It’s been only three weeks, but already I’ve lost count of the times the Biden administration has expressed its deep concern over a matter of foreign policy. Hungarian media closures, Somali election disputes, Chinese intimidation, Russian repression, Sandinista crackdowns, the coup in Burma, the International Criminal Court investigation into Israel’s conduct in Gaza—in just the last seven days the State Department has said it’s concerned about all these topics.
And it is right to be worried. The world is a dangerous place. It’s filled with aggressive, autocratic great powers and smaller nations succumbing to the authoritarian temptation. Which is why words are not enough. They have to be backed up with action.
That’s where the Biden team falls short. When asked what the president intends to do about the developments he bemoans, Biden’s spokespeople often deflect by pointing to the calendar. It hasn’t been a month since we’ve taken office, they say. We have to get situated. There are a number of policy reviews in progress. You wouldn’t want us to get ahead of ourselves, would you?
There is something to the argument that it takes time to formulate considered and substantive countermeasures. At the outset of an administration, key positions have not been filled and everyone is playing catchup. But Biden isn’t powerless. He’s done plenty, in both the domestic and foreign arenas. Indeed, the administration has bragged about the number of executive orders he’s signed since January 20, and about his renewal of multilateral partnerships to fight climate change.
It’s not that Biden can’t react to objects of concern. It’s that he doesn’t want to. Or maybe he can’t decide on a course of action. Either way, his administration’s references to bureaucratic procedure are more often than not excuses for inactivity.
Passivity is one thing. Rewarding bad behavior is something else—something much worse. But that is precisely what Biden has done in three critical areas. He rejoined the U.N. Human Rights Council despite its corruption and anti-Semitism. He handed Vladimir Putin a cost-free victory despite the Russian dictator’s arrest and imprisonment of democracy activist Alexei Navalny. And he took the pressure off an Iranian ally despite its terrorist behavior and Iran’s mounting violations of the 2015 nuclear accord. These decisions won’t end worrisome behavior. They will incentivize it.

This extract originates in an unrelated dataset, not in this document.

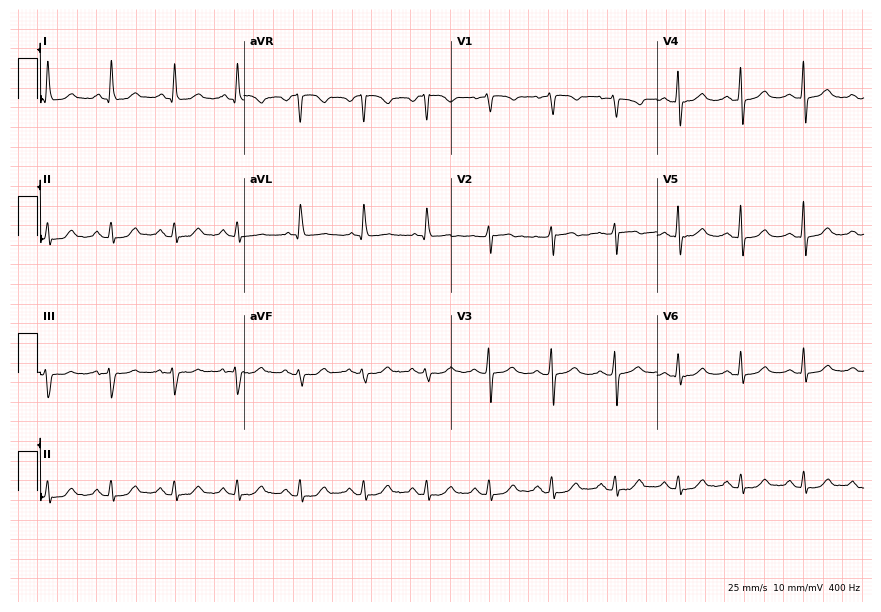
Resting 12-lead electrocardiogram. Patient: a female, 66 years old. Read as a normal ECG.
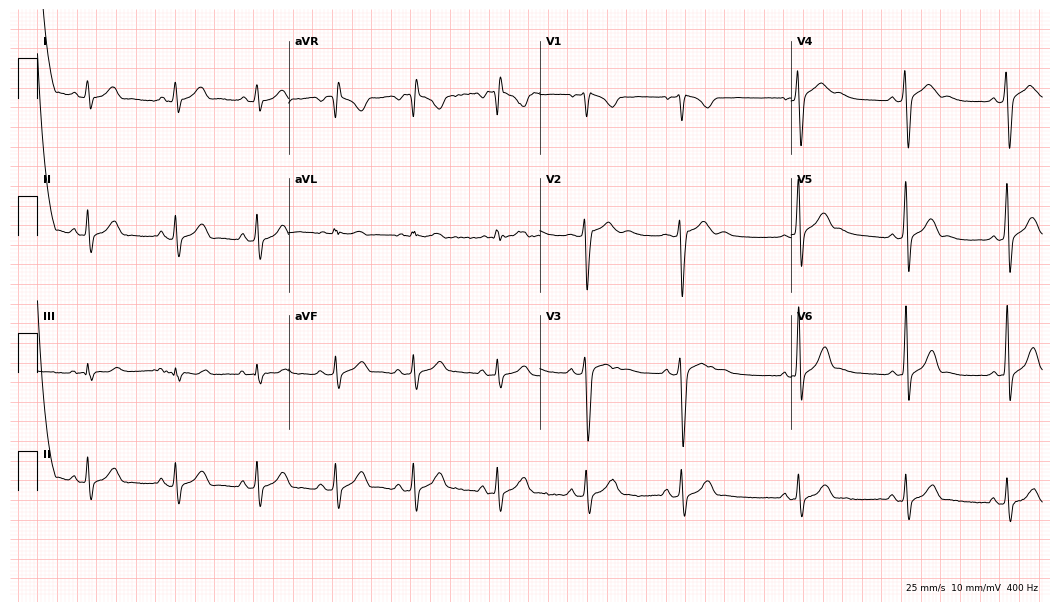
12-lead ECG from a female, 28 years old (10.2-second recording at 400 Hz). No first-degree AV block, right bundle branch block, left bundle branch block, sinus bradycardia, atrial fibrillation or sinus tachycardia recorded for this tracing.

On February 8, when Secretary of State Antony Blinken announced that the United States would rejoin the Human Rights Council as an observer, he acknowledged that it is a "flawed body, in need of reform to its agenda, membership, and focus, including its disproportionate focus on Israel." Those are the reasons the Trump administration left the group in 2018. Why recommit? Blinken said that, "To address the council’s deficiencies and ensure it lives up to its mandate, the United States must be at the table using the full weight of our diplomatic leadership."

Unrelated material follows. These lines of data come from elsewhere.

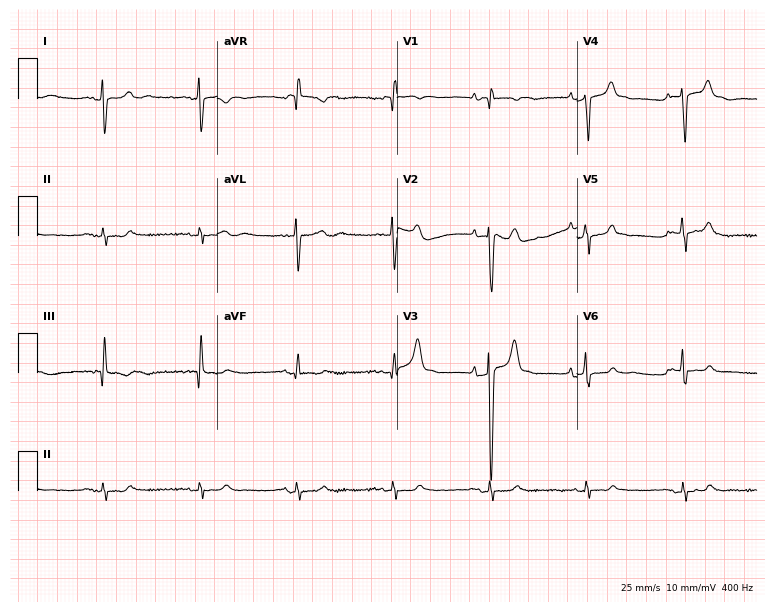
12-lead ECG (7.3-second recording at 400 Hz) from a woman, 64 years old. Screened for six findings — first-degree AV block, right bundle branch block (RBBB), left bundle branch block (LBBB), sinus bradycardia, atrial fibrillation (AF), sinus tachycardia — none is recorded.
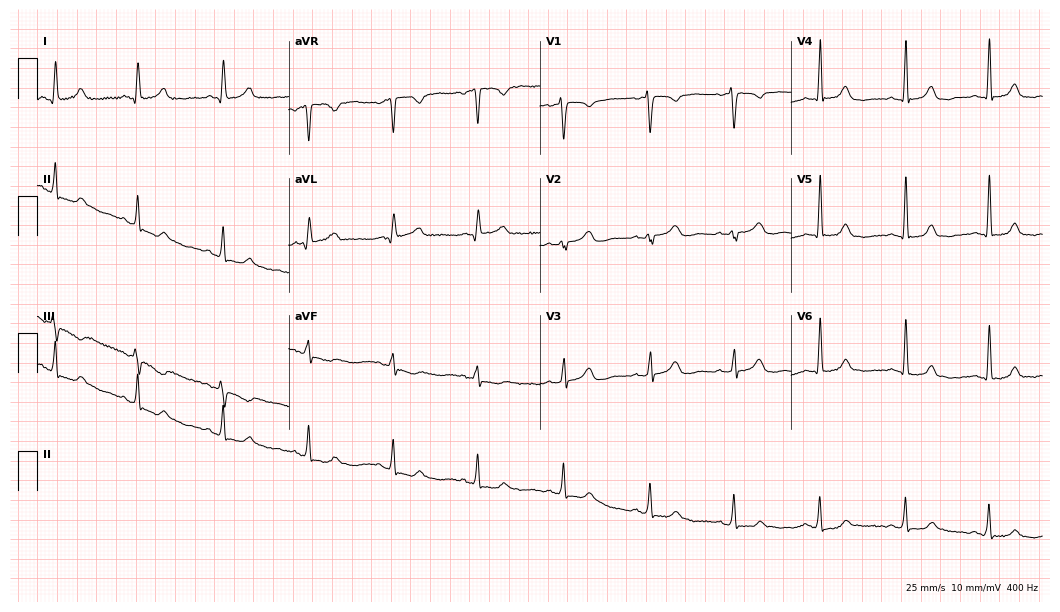
12-lead ECG from a female patient, 45 years old (10.2-second recording at 400 Hz). Recorded interpretation: within normal limits.
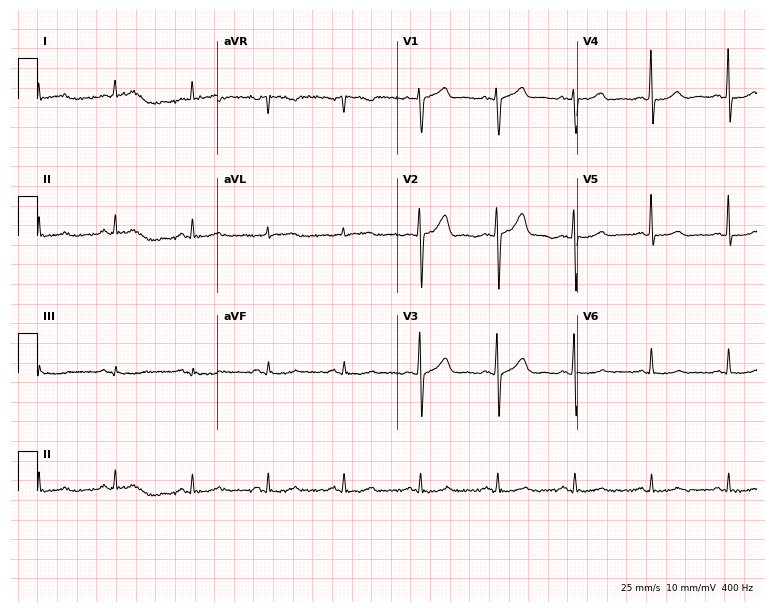
Standard 12-lead ECG recorded from a male, 70 years old. None of these six findings is recorded: first-degree AV block, right bundle branch block (RBBB), left bundle branch block (LBBB), sinus bradycardia, atrial fibrillation (AF), sinus tachycardia.

But of course the United States spent years "at the table" and had little to show for it. Council members China and Russia didn’t believe in human rights then, and they still don’t. The council will operate as it always has: downplaying the abuses of authoritarian powers and ganging up on Israel for defending itself. Participation in the council legitimizes this misconduct. The council doesn’t protect human rights. It mocks them. Better to draw a line and look for alternatives than to engage in a forum where you will be overruled routinely.

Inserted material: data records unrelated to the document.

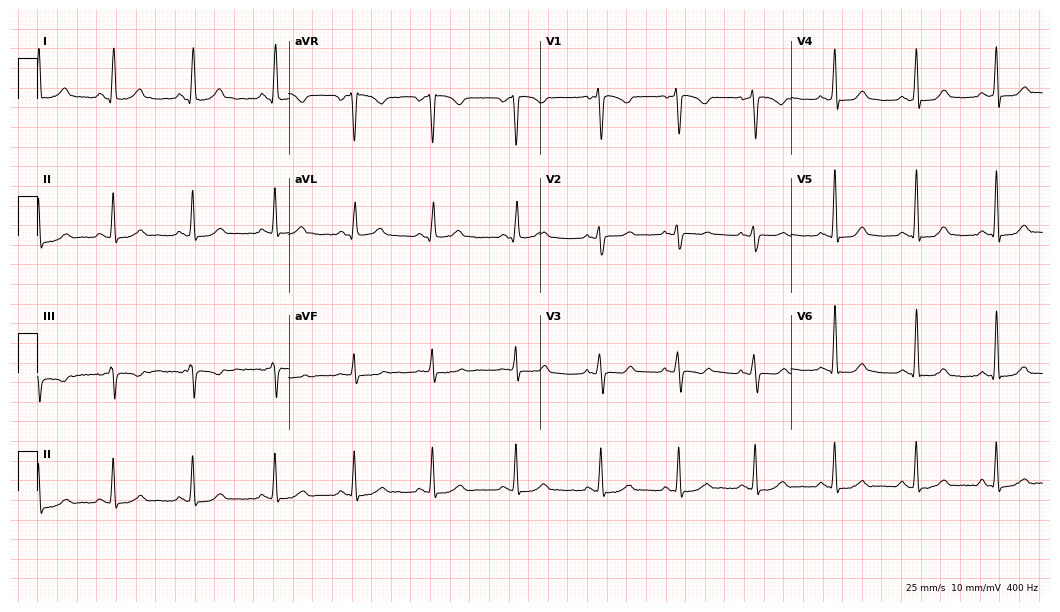
Resting 12-lead electrocardiogram. Patient: a 33-year-old female. None of these six findings is recorded: first-degree AV block, right bundle branch block, left bundle branch block, sinus bradycardia, atrial fibrillation, sinus tachycardia.
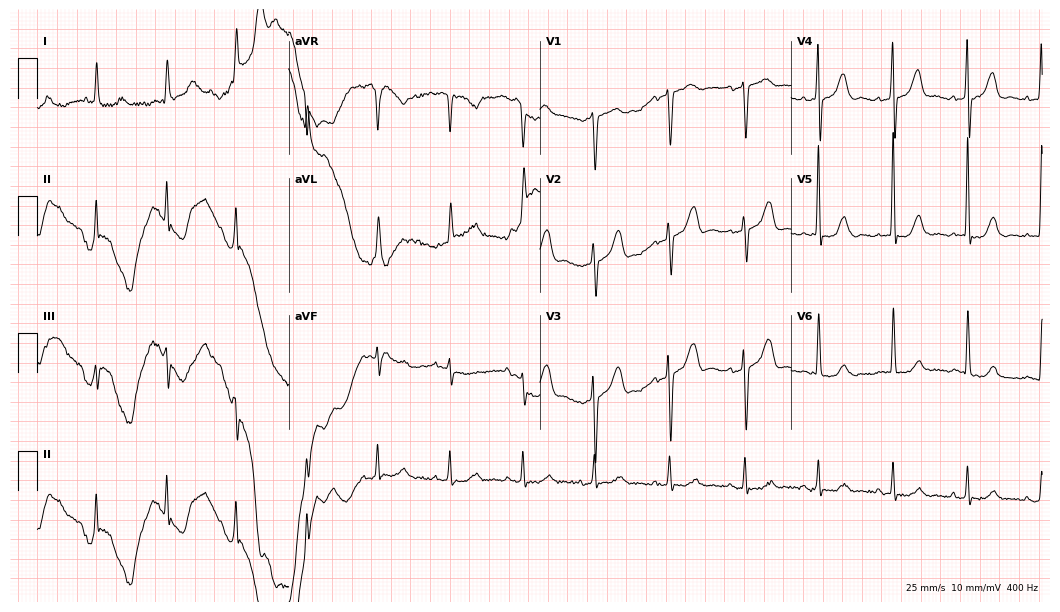
ECG — a female patient, 82 years old. Screened for six findings — first-degree AV block, right bundle branch block, left bundle branch block, sinus bradycardia, atrial fibrillation, sinus tachycardia — none is recorded.
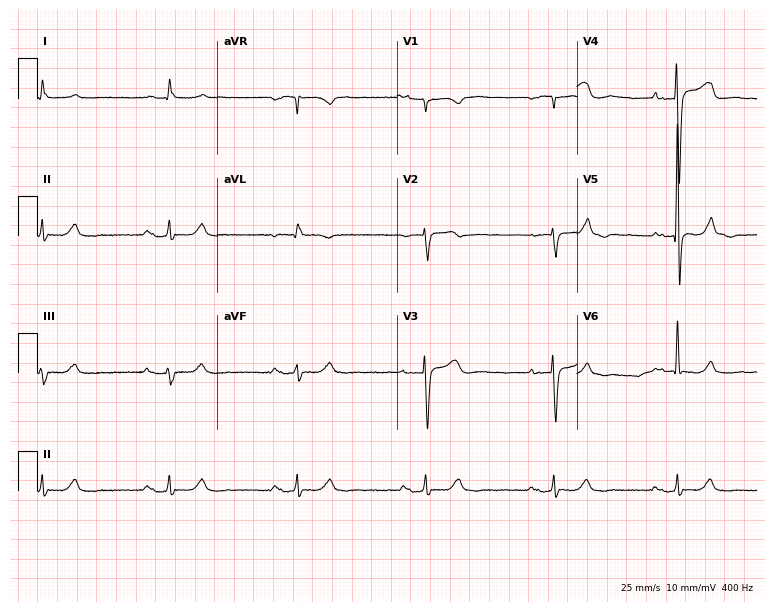
Standard 12-lead ECG recorded from a male, 81 years old (7.3-second recording at 400 Hz). None of these six findings is recorded: first-degree AV block, right bundle branch block (RBBB), left bundle branch block (LBBB), sinus bradycardia, atrial fibrillation (AF), sinus tachycardia.

In his determination to undo the Trump presidency, Biden privileges words over deeds. It’s true that President Trump rarely had anything bad to say about Vladimir Putin. Nevertheless, he did provide lethal aid to Ukraine, threaten the Russian energy market by exporting liquid natural gas, sanction Russian officials, force NATO to spend more on defense, and oppose the Nord Stream 2 pipeline.
Biden, by contrast, has rightly and forcefully condemned Putin’s assaults on human rights and global security. But his first move in the great game—a clean extension of the New START arms control agreement—was a gift to Russia. Biden had the leverage to bargain for a shorter extension. He might have linked the future of New START to Russia’s treatment of its people. He didn’t. Putin got what he wanted. Now Biden has to regain the upper hand.
The most absurd of Biden’s unilateral concessions is Yemen. On February 5 the administration said it wouldn’t designate as a foreign terrorist organization the Houthi rebels backed by Iran. The Houthis didn’t thank him. On the contrary: Within days, State Department spokesman Ned Price admitted the United States "is deeply troubled by continued Houthi attacks," including on "civilian areas inside Saudi Arabia." His verbiage fell flat. When Biden’s envoy for peace negotiations arrived in Saudi Arabia, the Houthis attacked an airport and struck a civilian plane. It was a slap in the face—and a reminder that magnanimity does not go far in the Middle East.
Biden may recognize that his foreign policy needs to be more assertive. On February 10 he announced sanctions against the Burmese generals who recently ended their country’s half-hearted democratic transition. And the pace of Freedom of Navigation Operations in the South China Sea, including a transit of the Taiwan Strait, has increased as China grows more nationalistic and territorial. This willingness to exercise American power in defense of national interests and values is welcome. More of it is needed.
Diplo-speak isn’t enough. Nor is a reliance on unreliable allies. To date, Biden’s foreign policy has been more interested in resuscitating the legacy of Barack Obama than in maintaining America’s position of strength. To use the language of the State Department: I am very concerned.